John Grey is an Australian poet, US resident, recently published in New World Writing, River And South and Tenth Muse. Latest books, Subject Matters, Between Two Fires and Covert are available through Amazon. Work upcoming in Paterson Literary Review, White Wall Review and Cantos.

Snow

Poetry by Aidan Russell

While in the night we soundly slept,
A winter storm came by
and covered all the world in white,
With snow banks piled high.

So in the morning we awoke
And looked out at the sight,
Of all the city buried deep,
in snow so clean and white.

We dressed ourselves and wandered out
Into that wonderland,
And sought to find ourselves some fun,
Though nothing we had planned.

In trudging down the empty street,
We saw no other soul,
And so alone we went along,
A solitary stroll.

Then at the park we found a bench,
Beneath a bare oak tree,
Where we decided then to sit,
The snow-filled world to see.

So there we sat upon the bench,
Just you and me alone,
And watched the winter world grow still,
And heard the cold wind moan.

What sacred beauty there we saw,
As flurries seemed to grow,
The world without mistake or flaw,
White blanketed with snow.


Aidan Russell is an American poet and filmmaker. He was a finalist in the Unity in Verse Poetry Contest. He is also the writer and director of a number of short films, most notably: A Criminal Misunderstanding and The Legend of John Henry. He lives in Southern California.

Reflection

Poetry by AJ Saur

When the 7 a.m. sun suddenly
beams your windshield, you may discover

yourself in the back window of a city bus
a great deal more serious than you knew.

Perhaps it’s not surprising considering
how you flew out of the house without

your morning coffee, without a goodbye
kiss, without a single word shifting the new air.

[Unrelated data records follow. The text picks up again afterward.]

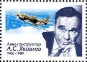 Купон из малого листа почтовых марок, посвящёных 100-летию со дня рождения А. С. Яковлева
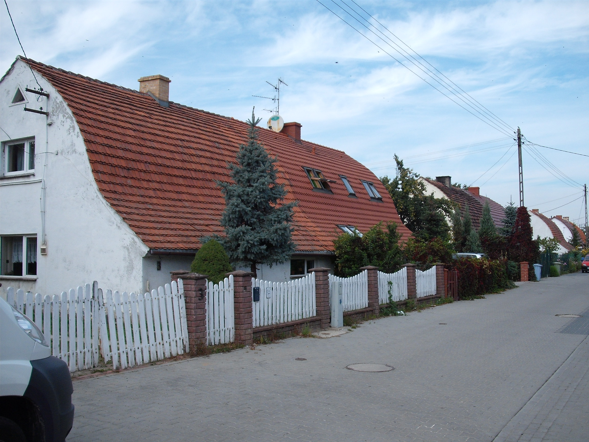 Wrocław, ul. Strączkowa, fragment części nieparzystej od południa
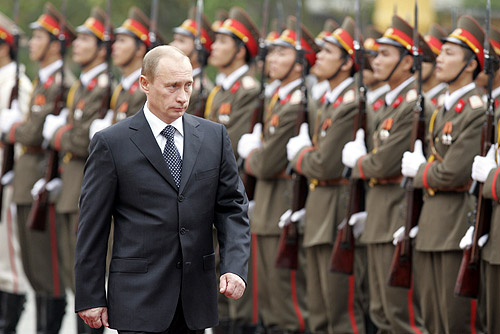 Vladimir Putin in Vietnam in 2006
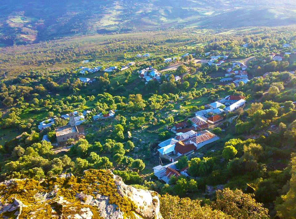 Darrati Zaarora Larache Morocco
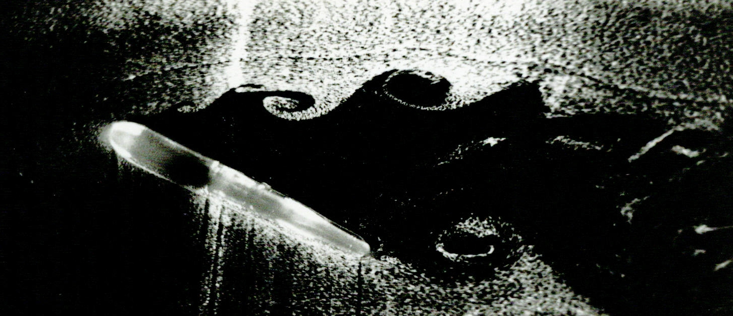 Strömungssichtbarmachung an einem Flügel-Profil mittels Gasbläschen in Wasser, großer Anstellwinkel
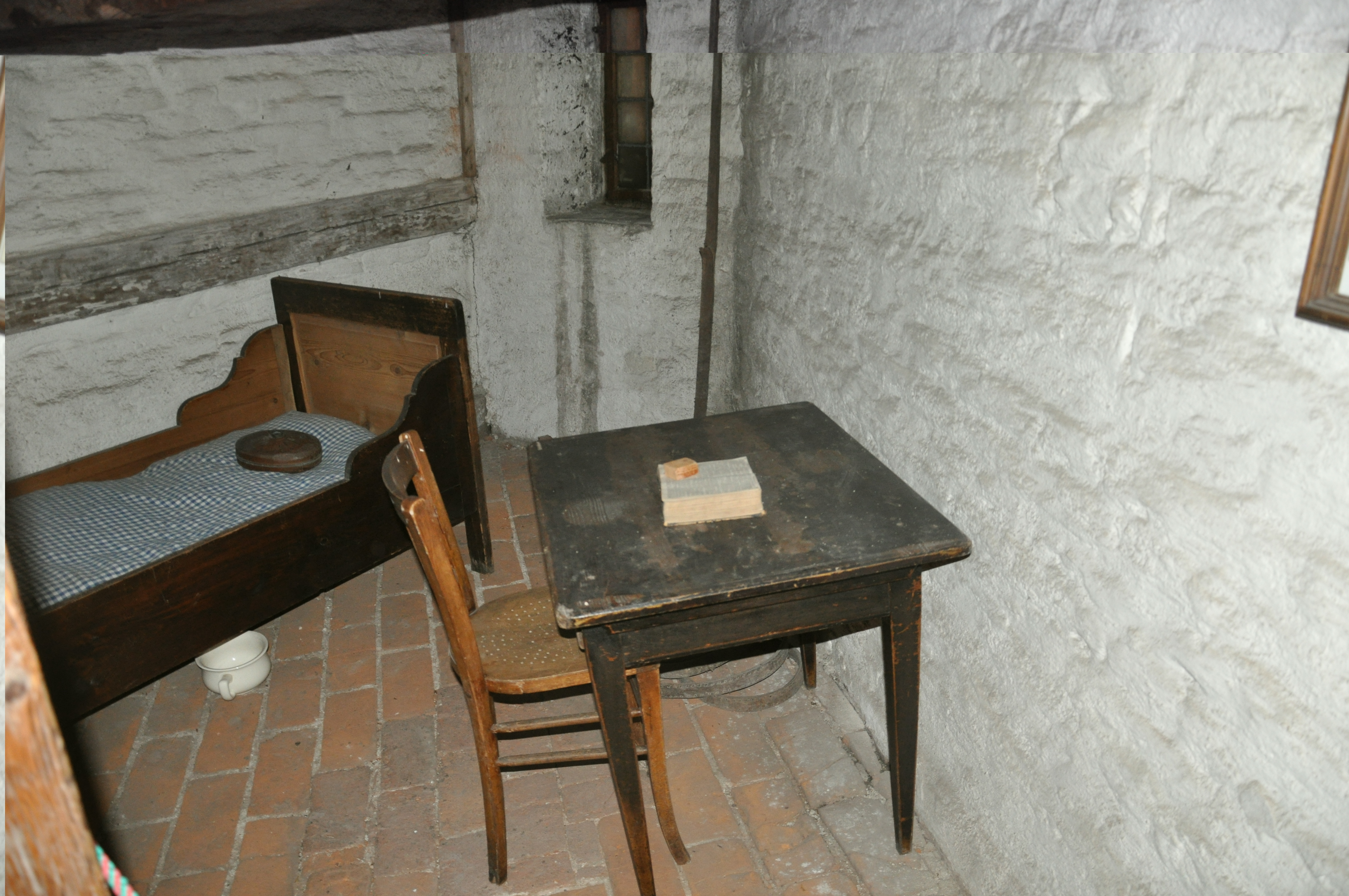 Memmingen, St. Martin, rekonstruiertes Tümerzimmer
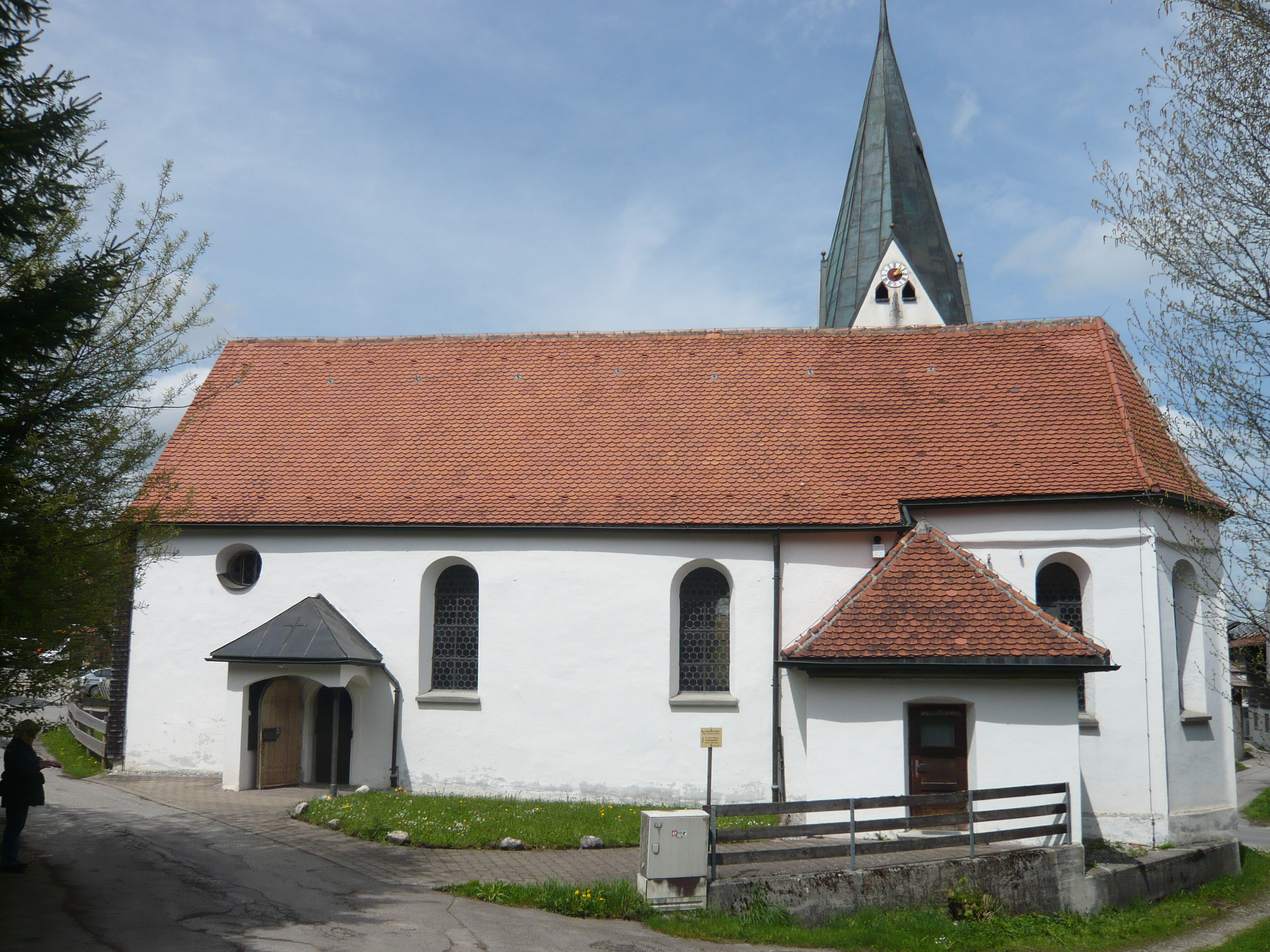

Now, thanks to traffic, you’re inching
toward yourself, cautious, uncertain

of this one who acts in opposite
at every turn. Enlightened, block after

block, by the set chin, high cheekbones,
those steely eyes spanning

the distance from a someone so thoroughly
other you catch yourself, for a moment, wondering

where he’s headed on this average Wednesday
and, if you flash a smile, will he follow?


AJ Saur is the author of five books of poetry from Murmuration Press including, most recently, Of Bone and Pinion (2022). AJ’s poems have also appeared (or will soon appear) in Abandoned Mine, Front Range Review, Glimpse, The Midwest Quarterly, Muse, Third Wednesday, Willow Review, and other journals.